## TASK TO COMPLETE
Copy exactly the lines of the records below, and only those lines, beginning with the line that contains "Delage DR70 Racer 1925" and ending with the line that contains "Это изображение было".

## INPUT DATA
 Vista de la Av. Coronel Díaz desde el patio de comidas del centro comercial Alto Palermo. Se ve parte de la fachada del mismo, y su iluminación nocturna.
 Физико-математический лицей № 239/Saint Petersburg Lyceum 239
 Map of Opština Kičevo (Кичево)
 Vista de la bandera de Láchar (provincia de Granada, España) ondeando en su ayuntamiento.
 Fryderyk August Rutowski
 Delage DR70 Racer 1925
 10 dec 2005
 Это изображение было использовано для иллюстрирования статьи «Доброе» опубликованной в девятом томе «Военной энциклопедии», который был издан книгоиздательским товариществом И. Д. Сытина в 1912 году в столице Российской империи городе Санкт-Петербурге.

---

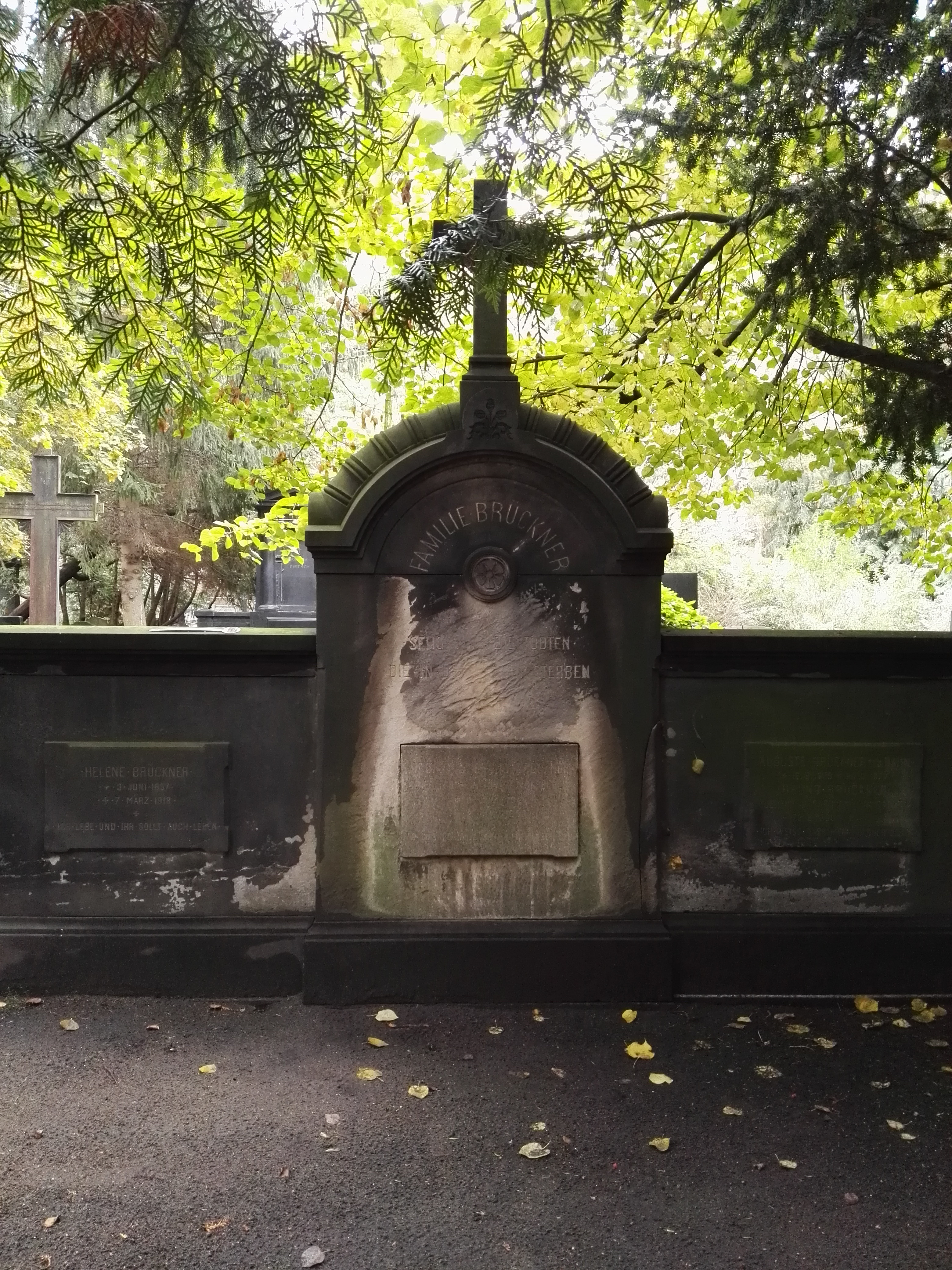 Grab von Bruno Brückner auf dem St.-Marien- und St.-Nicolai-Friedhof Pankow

## TASK RESPONSE
 Delage DR70 Racer 1925
 10 dec 2005
 Это изображение было использовано для иллюстрирования статьи «Доброе» опубликованной в девятом томе «Военной энциклопедии», который был издан книгоиздательским товариществом И. Д. Сытина в 1912 году в столице Российской империи городе Санкт-Петербурге.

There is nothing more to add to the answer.